--- Data for this exercise Enclosed Below ---
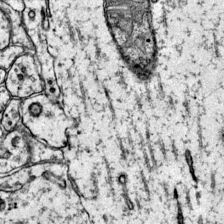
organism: Mouse
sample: Primary visual cortex
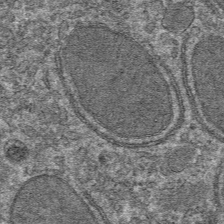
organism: Mouse
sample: Mouse hepatocytes
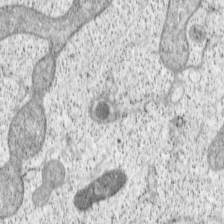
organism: African green monkey
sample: COS-7 cells
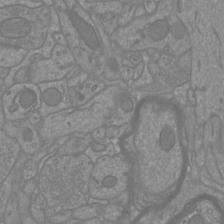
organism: Mouse
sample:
--- End of Enclosed Data for this exercise ---
Give every line of the listing above again, exactly, with no images.

**Answer to this problem**:
organism: Mouse
sample: Primary visual cortex
organism: Mouse
sample: Mouse hepatocytes
organism: African green monkey
sample: COS-7 cells
organism: Mouse
sample:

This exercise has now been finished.